While a lot of files are built into the image (such as the Python binary and the installed packages), some files are mounted into the container at runtime (and during buildtime of the image):

• Any editable packages in the container under ~/shared/lib/{folder_name}.

• The shared folder: ~/shared.

• The system config path: /etc/juice/config.

• The shared runtime data path: /var/run/juice.

• The system package wheel if it exists: /opt/orangeqs/juice/dist/{wheel_name}.whl.

• Any other volumes specified in the environment configuration.

Building the environment

Below is a detailed step-by-step explanation of how the environment image is built for a containerized environment. These steps below are specific for a uv environment. They can be adapted for any other environment manager.

1. Read the environment configuration from the Juice configuration.
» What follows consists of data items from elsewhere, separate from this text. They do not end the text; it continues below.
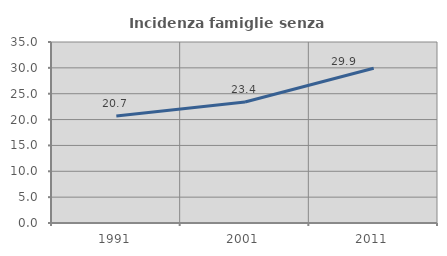
| Category | Incidenza famiglie senza nuclei |
|---|---|
| 1991.0 | 20.69 |
| 2001.0 | 23.383 |
| 2011.0 | 29.923 |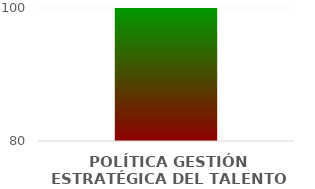
| Category | Niveles |
|---|---|
| POLÍTICA GESTIÓN ESTRATÉGICA DEL TALENTO HUMANO | 100 |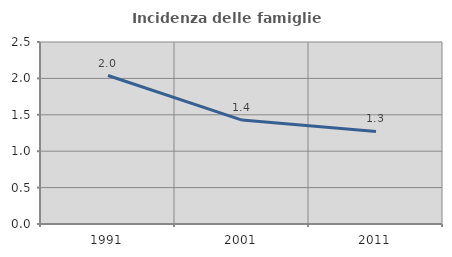
| Category | Incidenza delle famiglie numerose |
|---|---|
| 1991.0 | 2.04 |
| 2001.0 | 1.427 |
| 2011.0 | 1.271 |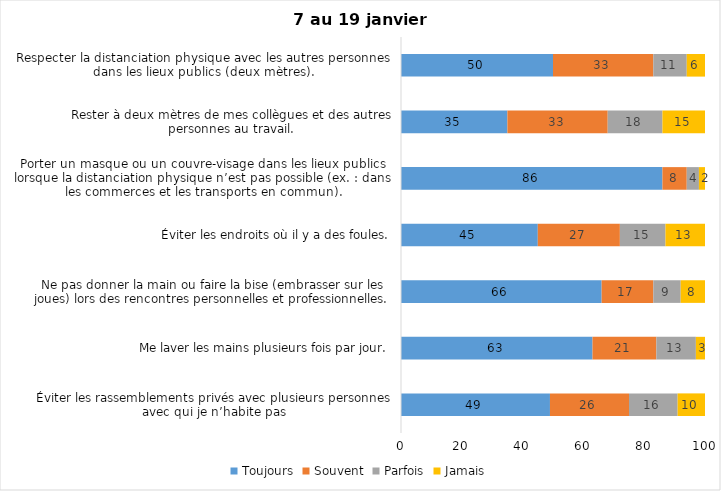
| Category | Toujours | Souvent | Parfois | Jamais |
|---|---|---|---|---|
| Éviter les rassemblements privés avec plusieurs personnes avec qui je n’habite pas | 49 | 26 | 16 | 10 |
| Me laver les mains plusieurs fois par jour. | 63 | 21 | 13 | 3 |
| Ne pas donner la main ou faire la bise (embrasser sur les joues) lors des rencontres personnelles et professionnelles. | 66 | 17 | 9 | 8 |
| Éviter les endroits où il y a des foules. | 45 | 27 | 15 | 13 |
| Porter un masque ou un couvre-visage dans les lieux publics lorsque la distanciation physique n’est pas possible (ex. : dans les commerces et les transports en commun). | 86 | 8 | 4 | 2 |
| Rester à deux mètres de mes collègues et des autres personnes au travail. | 35 | 33 | 18 | 15 |
| Respecter la distanciation physique avec les autres personnes dans les lieux publics (deux mètres). | 50 | 33 | 11 | 6 |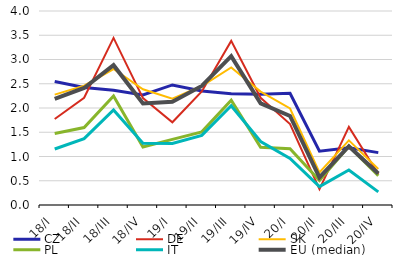
| Category | CZ | DE | SK | PL | IT | EU (median) |
|---|---|---|---|---|---|---|
| 18/I | 2.546 | 1.774 | 2.276 | 1.474 | 1.155 | 2.191 |
| 18/II | 2.422 | 2.212 | 2.459 | 1.597 | 1.368 | 2.413 |
| 18/III | 2.368 | 3.445 | 2.804 | 2.249 | 1.959 | 2.883 |
| 18/IV | 2.27 | 2.204 | 2.387 | 1.195 | 1.276 | 2.092 |
| 19/I | 2.475 | 1.706 | 2.19 | 1.353 | 1.27 | 2.128 |
| 19/II | 2.352 | 2.343 | 2.454 | 1.508 | 1.435 | 2.456 |
| 19/III | 2.296 | 3.383 | 2.835 | 2.159 | 2.045 | 3.068 |
| 19/IV | 2.286 | 2.21 | 2.339 | 1.189 | 1.308 | 2.094 |
| 20/I | 2.302 | 1.669 | 1.99 | 1.16 | 0.962 | 1.835 |
| 20/II | 1.109 | 0.325 | 0.671 | 0.505 | 0.379 | 0.569 |
| 20/III | 1.179 | 1.61 | 1.332 | 1.211 | 0.722 | 1.212 |
| 20/IV | 1.08 | 0.64 | 0.741 | 0.604 | 0.271 | 0.649 |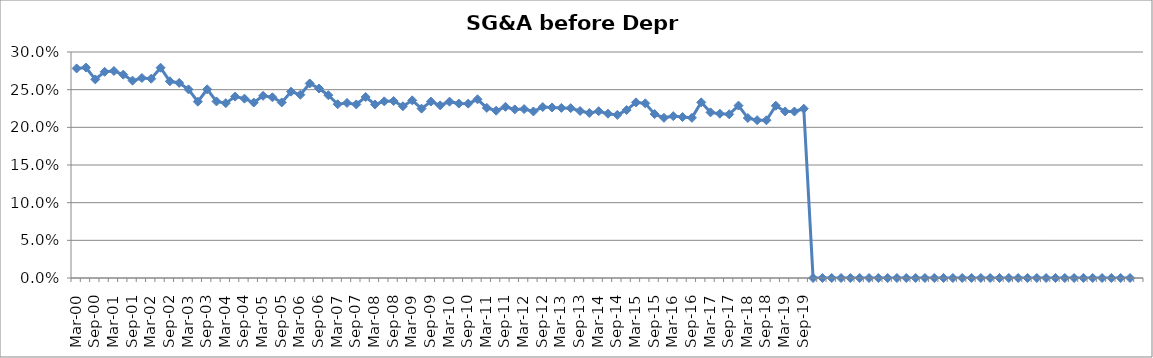
| Category | SG&A (before depr.) % |
|---|---|
| Mar-00 | 0.278 |
| Jun-00 | 0.279 |
| Sep-00 | 0.264 |
| Dec-00 | 0.274 |
| Mar-01 | 0.275 |
| Jun-01 | 0.27 |
| Sep-01 | 0.262 |
| Dec-01 | 0.265 |
| Mar-02 | 0.265 |
| Jun-02 | 0.279 |
| Sep-02 | 0.261 |
| Dec-02 | 0.259 |
| Mar-03 | 0.25 |
| Jun-03 | 0.234 |
| Sep-03 | 0.25 |
| Dec-03 | 0.234 |
| Mar-04 | 0.232 |
| Jun-04 | 0.241 |
| Sep-04 | 0.238 |
| Dec-04 | 0.233 |
| Mar-05 | 0.242 |
| Jun-05 | 0.24 |
| Sep-05 | 0.233 |
| Dec-05 | 0.247 |
| Mar-06 | 0.243 |
| Jun-06 | 0.258 |
| Sep-06 | 0.252 |
| Dec-06 | 0.243 |
| Mar-07 | 0.231 |
| Jun-07 | 0.232 |
| Sep-07 | 0.23 |
| Dec-07 | 0.24 |
| Mar-08 | 0.23 |
| Jun-08 | 0.234 |
| Sep-08 | 0.235 |
| Dec-08 | 0.228 |
| Mar-09 | 0.236 |
| Jun-09 | 0.225 |
| Sep-09 | 0.234 |
| Dec-09 | 0.229 |
| Mar-10 | 0.234 |
| Jun-10 | 0.232 |
| Sep-10 | 0.231 |
| Dec-10 | 0.237 |
| Mar-11 | 0.226 |
| Jun-11 | 0.222 |
| Sep-11 | 0.227 |
| Dec-11 | 0.224 |
| Mar-12 | 0.224 |
| Jun-12 | 0.221 |
| Sep-12 | 0.227 |
| Dec-12 | 0.226 |
| Mar-13 | 0.226 |
| Jun-13 | 0.225 |
| Sep-13 | 0.222 |
| Dec-13 | 0.219 |
| Mar-14 | 0.221 |
| Jun-14 | 0.218 |
| Sep-14 | 0.217 |
| Dec-14 | 0.223 |
| Mar-15 | 0.233 |
| Jun-15 | 0.232 |
| Sep-15 | 0.218 |
| Dec-15 | 0.213 |
| Mar-16 | 0.215 |
| Jun-16 | 0.214 |
| Sep-16 | 0.213 |
| Dec-16 | 0.233 |
| Mar-17 | 0.22 |
| Jun-17 | 0.218 |
| Sep-17 | 0.217 |
| Dec-17 | 0.229 |
| Mar-18 | 0.212 |
| Jun-18 | 0.21 |
| Sep-18 | 0.209 |
| Dec-18 | 0.229 |
| Mar-19 | 0.221 |
| Jun-19 | 0.221 |
| Sep-19 | 0.225 |

2. Generate a podman systemd build unit for the build process named juice-<name>-build.service, where <name> is the name of the environment. The build process consists of multiple steps.

   • ExecStartPre.

     • Determine an installation source for the orangeqs-juice-core python package. There are three possibilities:

       • It’s bundled in the system package as orangeqs-juice-core-*-py3-none-any.whl.

       • Juice is installed from a Python package registry, so determine the version and install from the registry.
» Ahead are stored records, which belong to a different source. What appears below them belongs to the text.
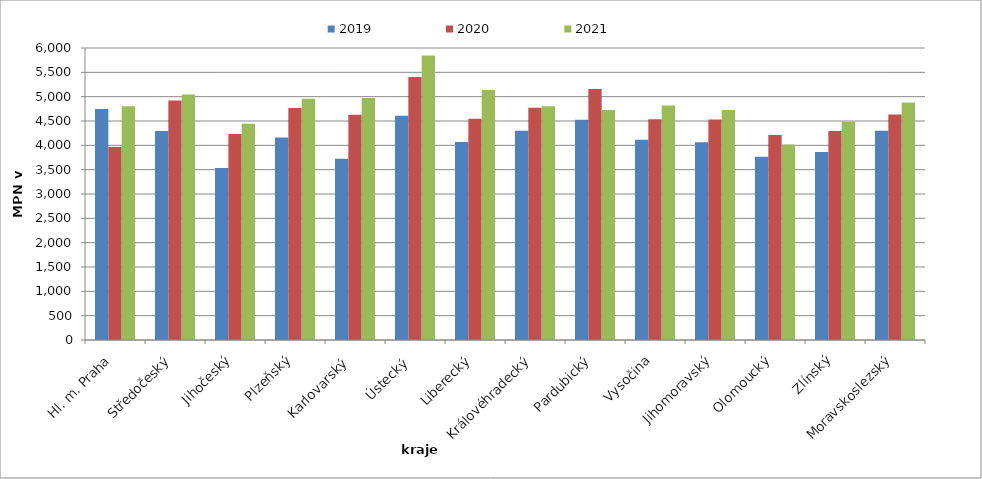
| Category | 2019 | 2020 | 2021 |
|---|---|---|---|
| Hl. m. Praha | 4749 | 3966 | 4805 |
| Středočeský | 4294 | 4919 | 5044 |
| Jihočeský | 3532 | 4234 | 4441 |
| Plzeňský | 4160 | 4769 | 4956 |
| Karlovarský  | 3725 | 4626 | 4974 |
| Ústecký   | 4610 | 5405 | 5848 |
| Liberecký | 4067 | 4546 | 5135 |
| Královéhradecký | 4299 | 4772 | 4802 |
| Pardubický | 4526 | 5159 | 4724 |
| Vysočina | 4113 | 4538 | 4816 |
| Jihomoravský | 4062 | 4530 | 4726 |
| Olomoucký | 3765 | 4210 | 4015 |
| Zlínský | 3861 | 4294 | 4483 |
| Moravskoslezský | 4301 | 4633 | 4881 |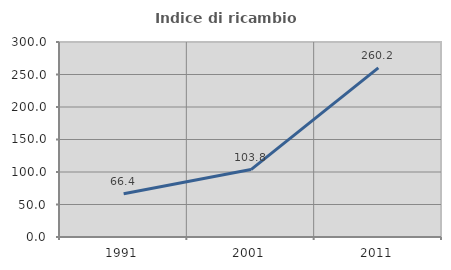
| Category | Indice di ricambio occupazionale  |
|---|---|
| 1991.0 | 66.441 |
| 2001.0 | 103.756 |
| 2011.0 | 260.207 |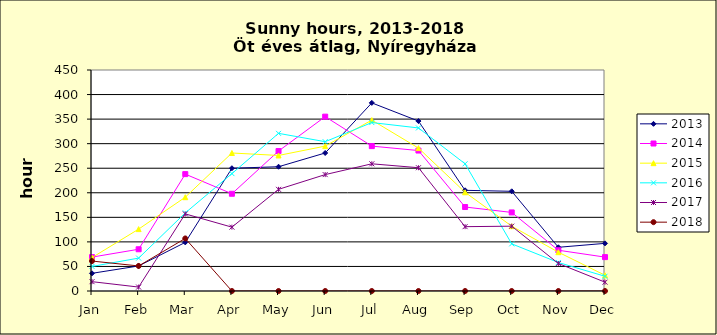
| Category | 2013 | 2014 | 2015 | 2016 | 2017 | 2018 |
|---|---|---|---|---|---|---|
| Jan | 36 | 69 | 68 | 50 | 19 | 61 |
| Feb | 51 | 85 | 126 | 67 | 8 | 51 |
| Mar | 99 | 238 | 191 | 159 | 157 | 107 |
| Apr | 250 | 198 | 281 | 239 | 130 | 0 |
| May | 253 | 285 | 276 | 321 | 207 | 0 |
| Jun | 281 | 355 | 295 | 304 | 237 | 0 |
| Jul | 383 | 295 | 348 | 343 | 259 | 0 |
| Aug | 346 | 286 | 291 | 332 | 251 | 0 |
| Sep | 205 | 171 | 201 | 259 | 131 | 0 |
| Oct | 203 | 160 | 132 | 96 | 132 | 0 |
| Nov | 89 | 83 | 79 | 58 | 56 | 0 |
| Dec | 97 | 69 | 32 | 30 | 18 | 0 |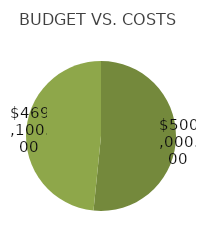
| Category | Series 0 |
|---|---|
| 0 | 500000 |
| 1 | 469100 |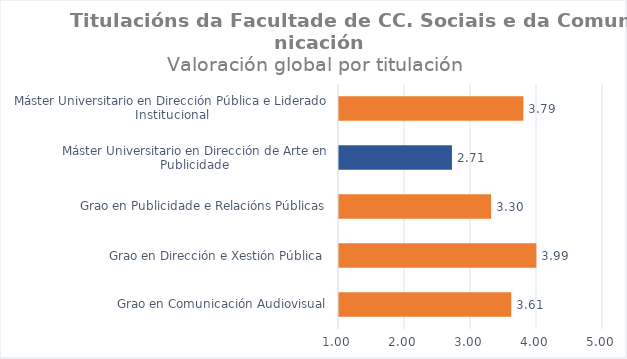
| Category | Series 0 |
|---|---|
| Grao en Comunicación Audiovisual | 3.61 |
| Grao en Dirección e Xestión Pública  | 3.991 |
| Grao en Publicidade e Relacións Públicas | 3.304 |
| Máster Universitario en Dirección de Arte en Publicidade | 2.711 |
| Máster Universitario en Dirección Pública e Liderado Institucional | 3.793 |

       • Juice is installed as editable install, so we determine the source directory.

     • Create a folder on the host system specific for this environment: /var/juice/envs/<name>. In this folder:

       • Generate a /var/juice/envs/<name>/pyproject.toml with the required dependencies and pointing to the installation source of the orangeqs-juice-core package.

       • Generate a /var/juice/envs/<name>/Containerfile that defines the image.

   • ExecStart. Build the image using podman build with the generated Containerfile. The Containerfile defines the build steps, which include:

     • Install system packages if specified in the environment configuration.

     • Install the required python version under /env/.python.

     • Install a uv environment under /env/.venv.

   • ExecStopPost. Run podman image prune -f to remove dangling images after the build.

3. Reload the system daemon such that the service is loaded.

4. Start the systemd service juice-<name>-build.service, which builds the image.

Limitations

• We do not yet use uv.lock to lock the environment. This means environments are not 100% reproducible.

• The uv cache is configured at ~/shared/.uv-cache, which is shared between all environments and services. As the cache crosses a filesystem boundary, uv has to copy files from the cache to the environment instead of being able to hard-link them, which would be much faster. See link-mode in the uv documentation for more information.

• After updating Juice on the host system, all environment images need to be rebuilt to update the orangeqs-juice-core package. If some images fail to rebuild, reverting to the previous version of Juice on the host system will not work directly. Namely, images that were rebuild successfully using the new version are not compatible with the previous version of Juice. In that case a rebuild using the old version is required again, which is time-consuming (and not guaranteed to succeed!).